“Pais de aluguel e contatos virtuais com filhos mortos”

Foto Pixabay

Por: Raphael Rocha Lopes

03/03/2020 - 10:03 - Atualizada em: 03/03/2020 - 10:05

♫ “Para pra pensar se esse é o teu lugar/
Aquele bom em que deveria estar/
Presta atenção só no som do mar ”
(Te conecta, Pitty).

O que você faria para viver ou reviver algo que considera o melhor que já teve ou o melhor possível de se ter? Voltar a abraçar alguém que já se foi ou ter por perto alguém que nunca teve, talvez…

A tecnologia está trazendo para a realidade o que antes ficava apenas nos corações e mentes das pessoas, reservado aos mais recônditos sentimentos.

O reencontro com a filha de sete anos.

Recentemente vi um dos vídeos mais perturbadores envolvendo tecnologia. Na Coreia do Sul, um programa de televisão promoveu o reencontro entre uma mãe e sua filha de sete anos. Sua filha falecida de sete anos. O reencontro envolveu realidade virtual, isto é, a mãe, paramentada de equipamentos, via e sentia sua filha como estivesse realmente ali. Conversava com ela e chorava.

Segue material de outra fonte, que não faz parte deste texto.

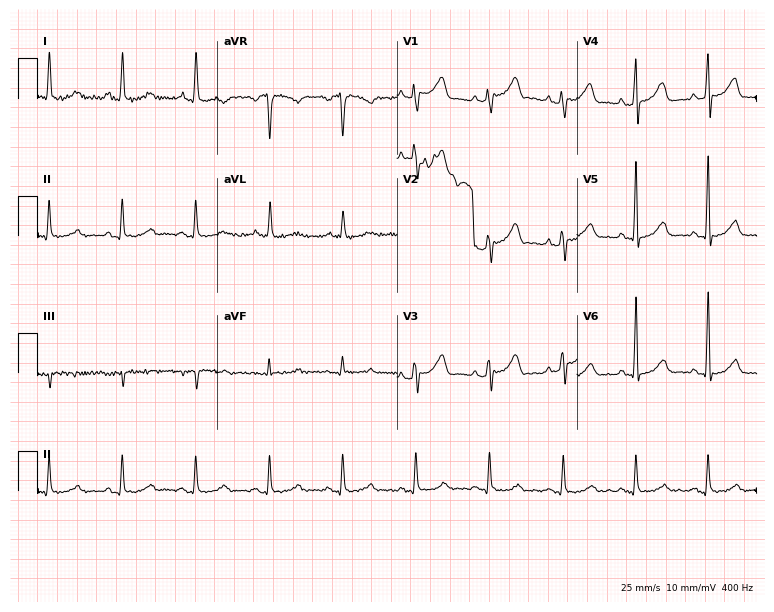
12-lead ECG (7.3-second recording at 400 Hz) from a male patient, 70 years old. Screened for six findings — first-degree AV block, right bundle branch block (RBBB), left bundle branch block (LBBB), sinus bradycardia, atrial fibrillation (AF), sinus tachycardia — none is recorded. Only these six findings were labelled.
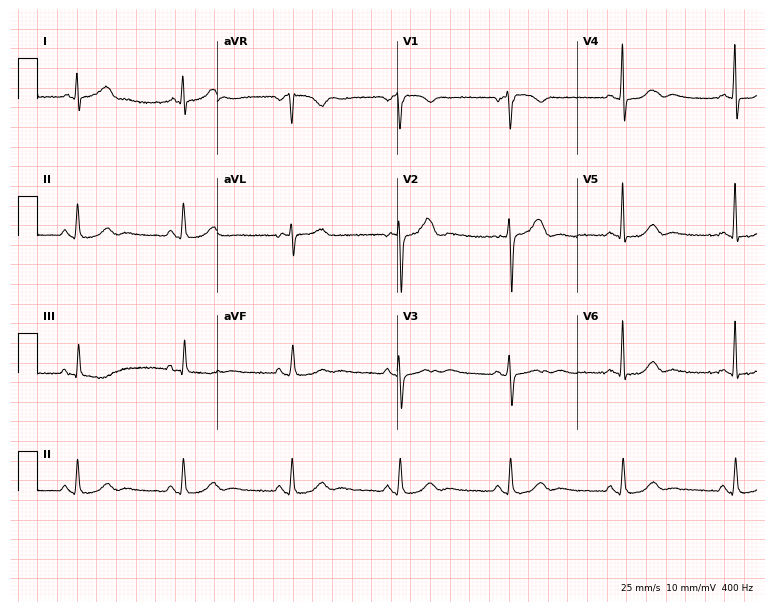
Standard 12-lead ECG recorded from a 59-year-old female patient (7.3-second recording at 400 Hz). Read as a normal ECG.

A recriação holográfica em 3D da criança, com voz e interação, era impressionantemente perfeita e é difícil de descrever. Não é preciso saber coreano para entender a emoção dos presentes. Nesse link (https://bit.ly/2VFeeuO) postei um trecho do vídeo, mas aviso que, pelas circunstâncias e pela reflexão a que nos obriga, é bastante impactante.

Lá mesmo na Coreia do Sul, já havia um serviço que permitia conversas telefônicas com entes queridos falecidos, com a voz do morto e dados obtidos na internet, para que o papo fosse natural.

Pai de mentirinha.

“Nem penso no que faria se ela descobrir” foi o comentário de um ator que há nove anos faz o papel do pai de uma garota. Esta notícia veio do Japão. Lá há uma empresa que aluga “amigos” e “familiares” para as mais diversas ocasiões.

Se a pessoa quer apresentar um namorado para a família ou não quer ir sozinho a algum evento, pode alugar seu namorado ou amigo e levá-lo para preencher a lacuna. E há situações extremas como a da mãe que, para não dizer os reais motivos do afastamento do pai, aluga um “pai” para que sua filha não sofra bullying na escola e não se sinta mal.

Carência e preocupação com os outros.

Estes dois exemplos dão uma pitada de como está caminhando a humanidade.

A carência, por qualquer motivo, possivelmente potencializada pela dificuldade de relacionamento e conversas francas, cria situações como a da mãe que quis participar do experimento de rever sua filha falecida e da mãe que alugou um pai para proteger sua filha daquilo que pensa lhe fazer mal. E tendo a tecnologia como facilitadora.

Os dois casos da vida real lembraram dois episódios da série Black Mirror: o da mulher que faz uma cópia do marido que morreu quando ela estava grávida e o da garota que fazia de tudo para receber curtidas em suas redes sociais e ser aceita pelos amigos.

Tais preocupações existem desde que o homem tomou consciência de sua humanidade. A tecnologia facilitou as (discutíveis) soluções para muitos destes dilemas, mas está longe de ser a vilã. Talvez a humanidade que esteja um pouco doente, apesar de vivermos num mundo melhor que dos nossos antepassados.